New exploitation techniques and defenses for DOP attacks

Data-oriented attacks allow hackers to manipulate non-control data and alter a program's behavior, often causing significant damage to the systems affected. Researchers at Virginia Tech, Clemson University, Pennsylvania State University and Aalto University have recently uncovered new exploitation techniques for this type of attack, which could inform the design of more effective defenses.

"The data-oriented programming (DOP) attack, which for the first time allows one to steal private OpenSSL keys from a server without being detected by state-of-the-art security checks, first came out in 2016," Daphne Yao, one of the researchers who carried out the study, told TechXplore. "DOP attacks appear to be quite invincible. Our entire team was intrigued and wanted to find out what kind of detection could stop DOP."

Currently, there are two main types of memory corruption attacks: control-flow and data-oriented attacks. Control-flow attacks can corrupt control data, such as the return address or code pointer, in a program's memory space, ultimately diverting the program's control flow (i.e. order of execution). Data-oriented attacks, on the other hand, are designed to change a program's benign behavior by manipulating its non-control data without violating the control flow's integrity. Despite their differences, both these types of attack can cause serious damage to a computer system.

The main objectives of the study carried out by Yao and her colleagues were to demystify data-oriented attacks, help defenders to better understand them, and identify categories of program behaviors that DOP can impact. In addition, the researchers wanted to provide experimental evidence of the behavior differences between DOP and normal executions.

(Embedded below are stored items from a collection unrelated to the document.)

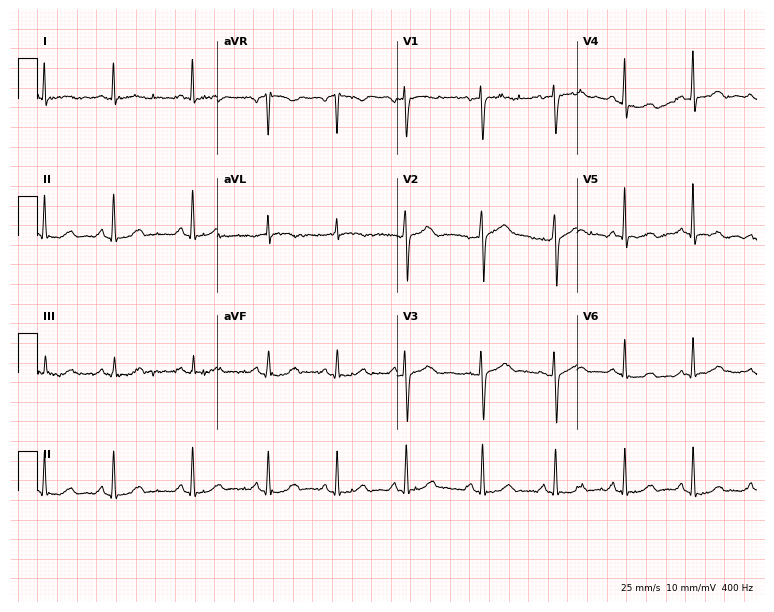
12-lead ECG (7.3-second recording at 400 Hz) from a woman, 56 years old. Screened for six findings — first-degree AV block, right bundle branch block (RBBB), left bundle branch block (LBBB), sinus bradycardia, atrial fibrillation (AF), sinus tachycardia — none is recorded. Only these six findings were labelled.
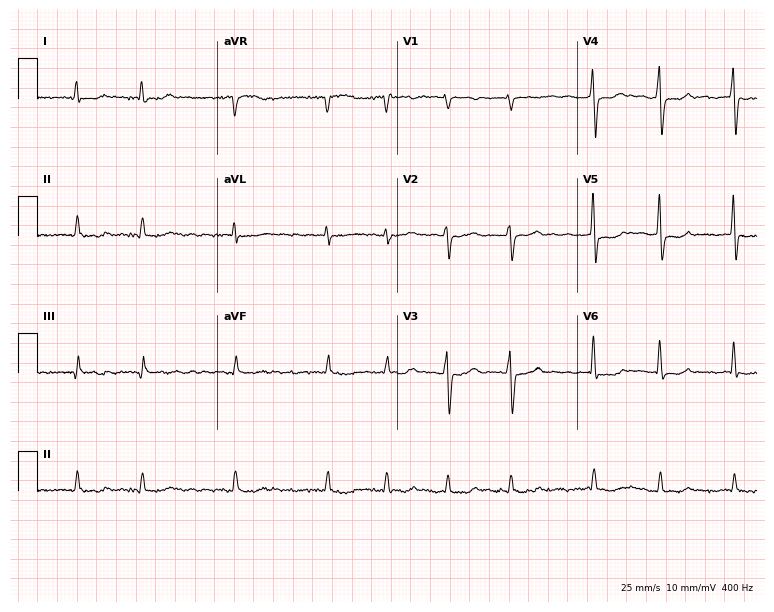
Standard 12-lead ECG recorded from a 69-year-old man. The tracing shows atrial fibrillation.
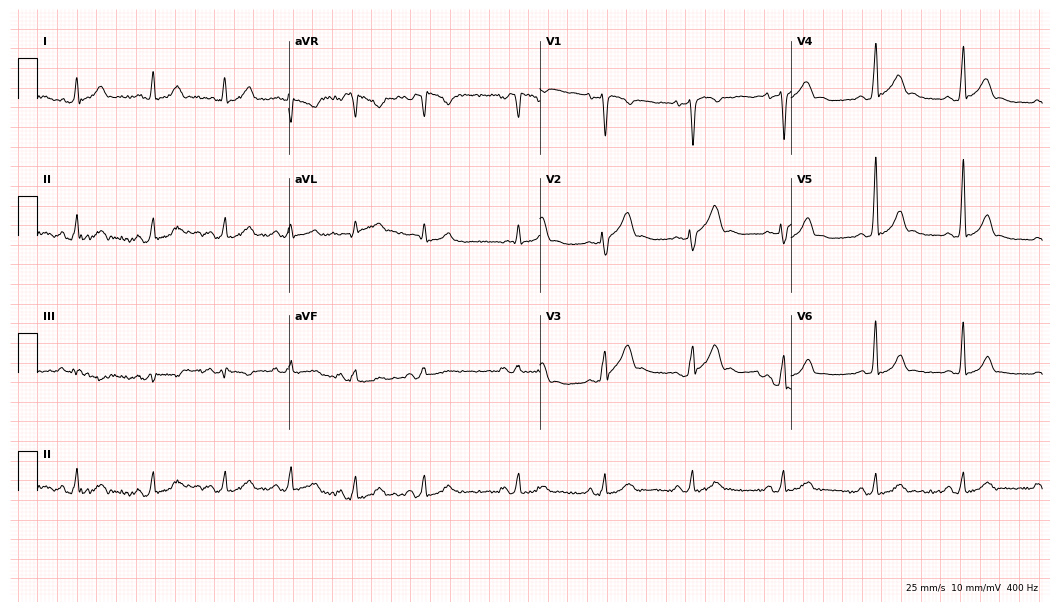
12-lead ECG from a male, 20 years old. Labelled as a normal ECG.
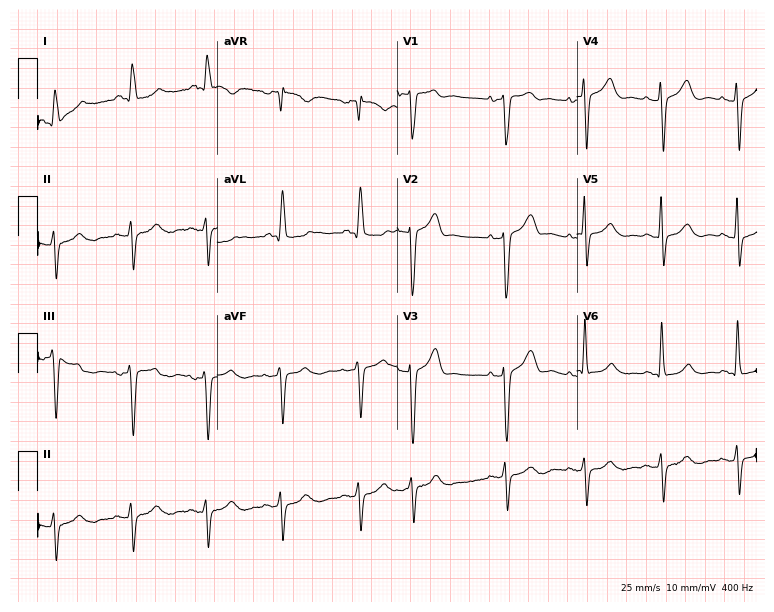
ECG — an 82-year-old male patient. Screened for six findings — first-degree AV block, right bundle branch block, left bundle branch block, sinus bradycardia, atrial fibrillation, sinus tachycardia — none is recorded.
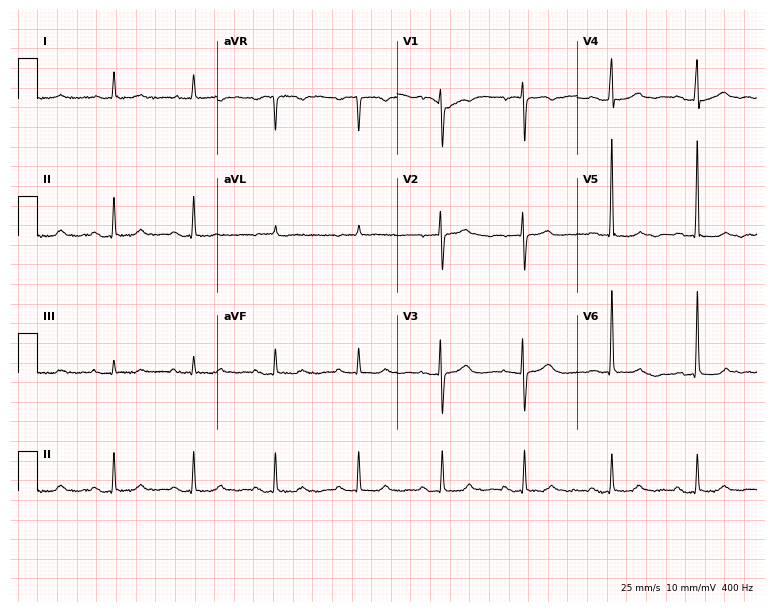
ECG (7.3-second recording at 400 Hz) — a woman, 83 years old. Labelled as a normal ECG.

The Aalto University researchers, Hans Liljestrand, Thomas Nyman and N. Asokan, reproduced a DOP exploit based on previous research for a machine supporting Intel Processor Trace (PT). This DOP exploit was instrumental in experimentally demonstrating the differences between DOP and normal executions.

"Our intuition is that programs must somehow behave differently under the complex DOP attack," Yao said. "The frequencies of some operations must have changed during DOP. Our work does not invent new data-oriented attacks, yet we offer a comprehensive and in-depth description of them."

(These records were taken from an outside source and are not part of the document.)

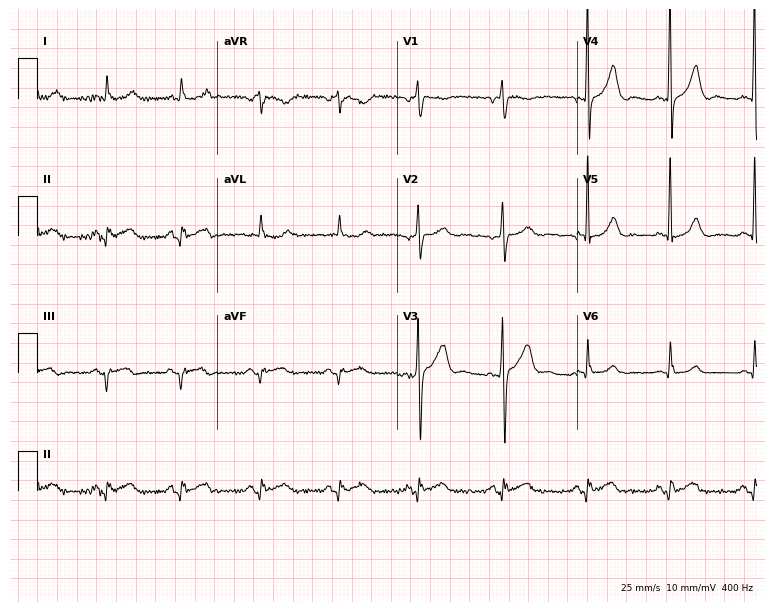
Resting 12-lead electrocardiogram (7.3-second recording at 400 Hz). Patient: a male, 63 years old. None of these six findings is recorded: first-degree AV block, right bundle branch block, left bundle branch block, sinus bradycardia, atrial fibrillation, sinus tachycardia.
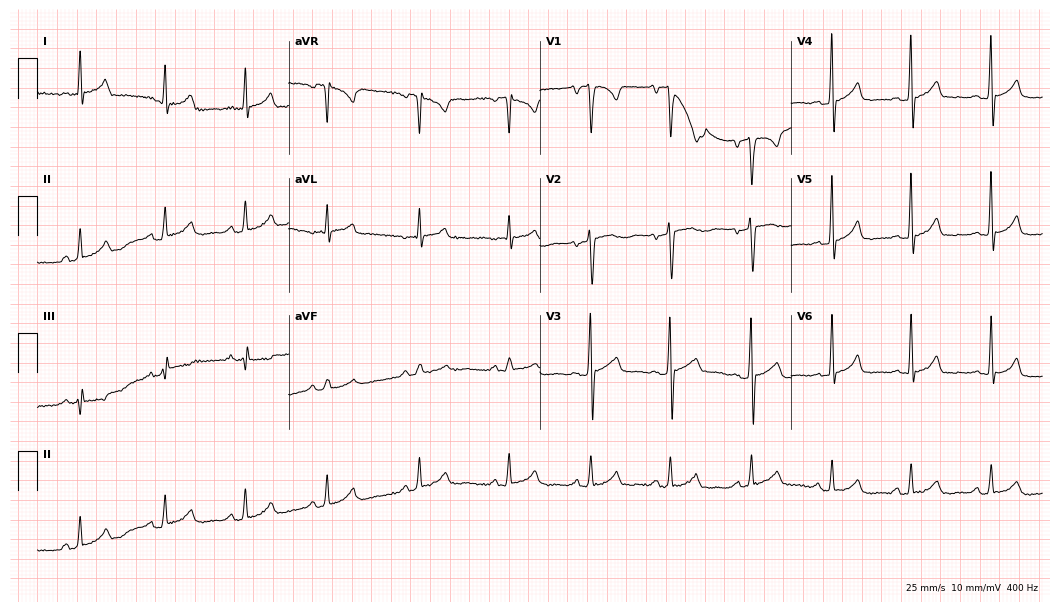
Electrocardiogram, a 33-year-old male. Overall reading on record: normal ECG.
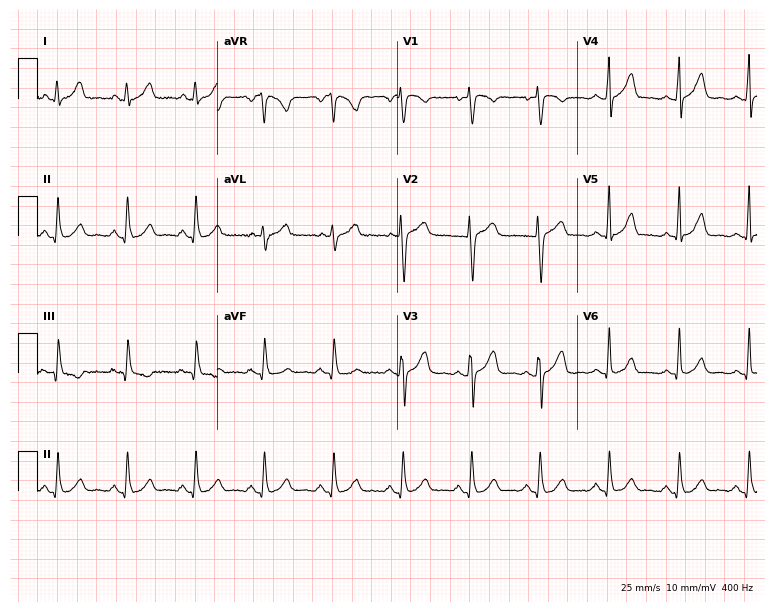
12-lead ECG from a 25-year-old woman. Recorded interpretation: within normal limits.
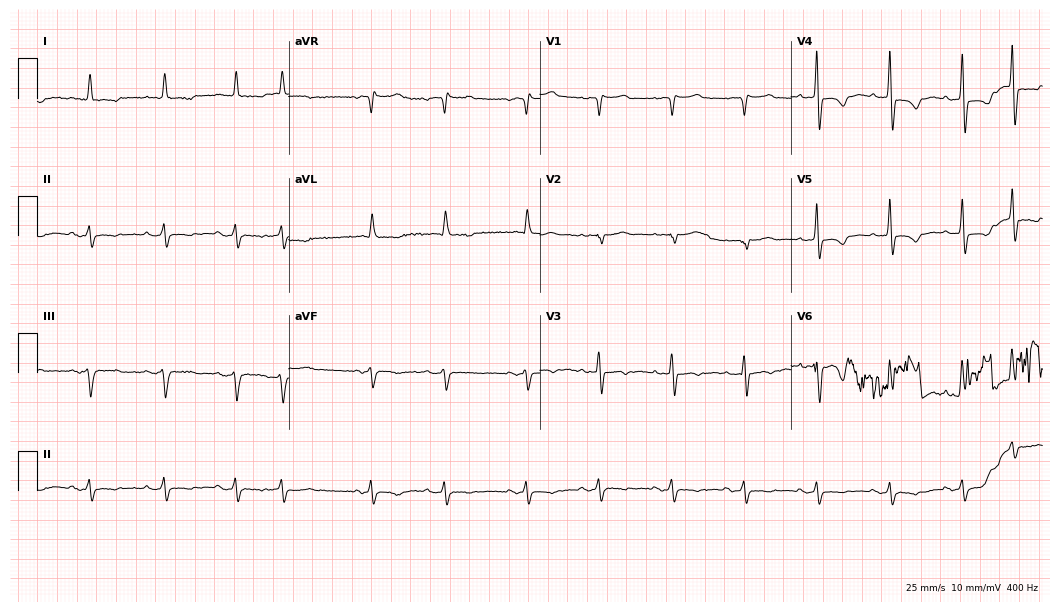
12-lead ECG from an 81-year-old man (10.2-second recording at 400 Hz). No first-degree AV block, right bundle branch block, left bundle branch block, sinus bradycardia, atrial fibrillation or sinus tachycardia recorded for this tracing. Findings outside these six are not listed.
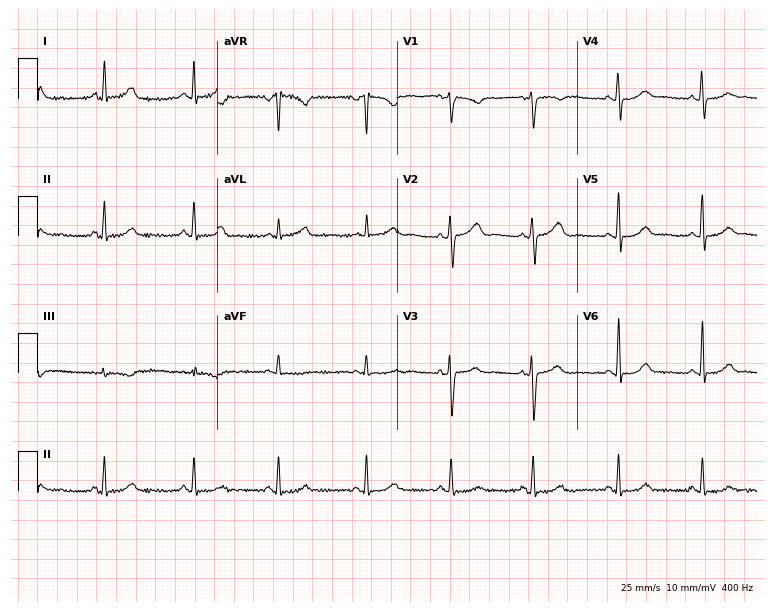
Standard 12-lead ECG recorded from a 47-year-old female. Read as a normal ECG.
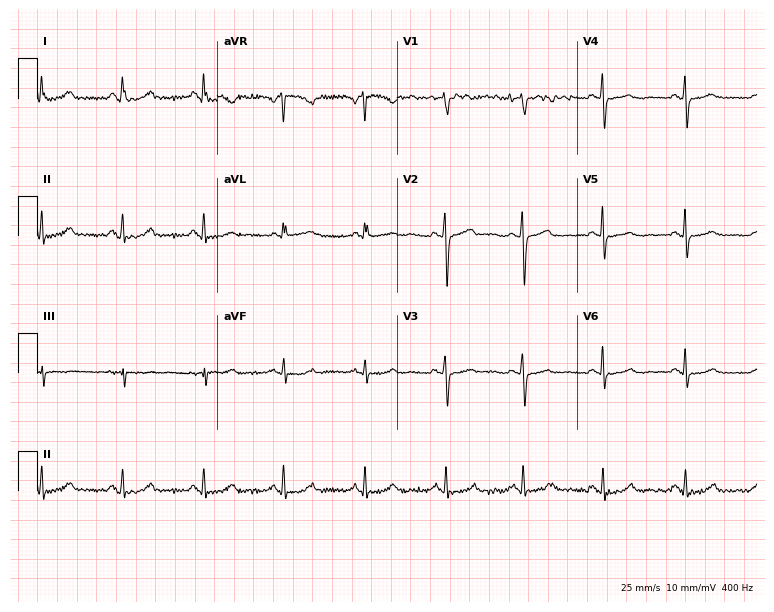
Resting 12-lead electrocardiogram. Patient: a female, 42 years old. Read as a normal ECG.

Although DOP attacks have become increasingly common, so far, very few studies have tried to address the threats that they pose in detail. These attacks typically corrupt important data variables that are directly or indirectly used for decision making and configuration.

"The danger of data-oriented attacks, including DOP and the newer block-oriented programming (BOP), is that they do not tamper with the control flow of a victim program," Yao explained. "Thus, it evades the popular control-flow integrity (CFI) detection. From an attack perspective, data-oriented attacks are far more advantageous than return-oriented programming (ROP), as the basic ROP attacks extensively violate control-flow integrity and can be easily detected by CFI solutions."

In their study, Yao and her colleagues mapped data-oriented exploits, including DOP attacks, outlining their assumptions, requirements and capabilities. They then experimentally assessed the feasibility of their new anomaly-based detection approach.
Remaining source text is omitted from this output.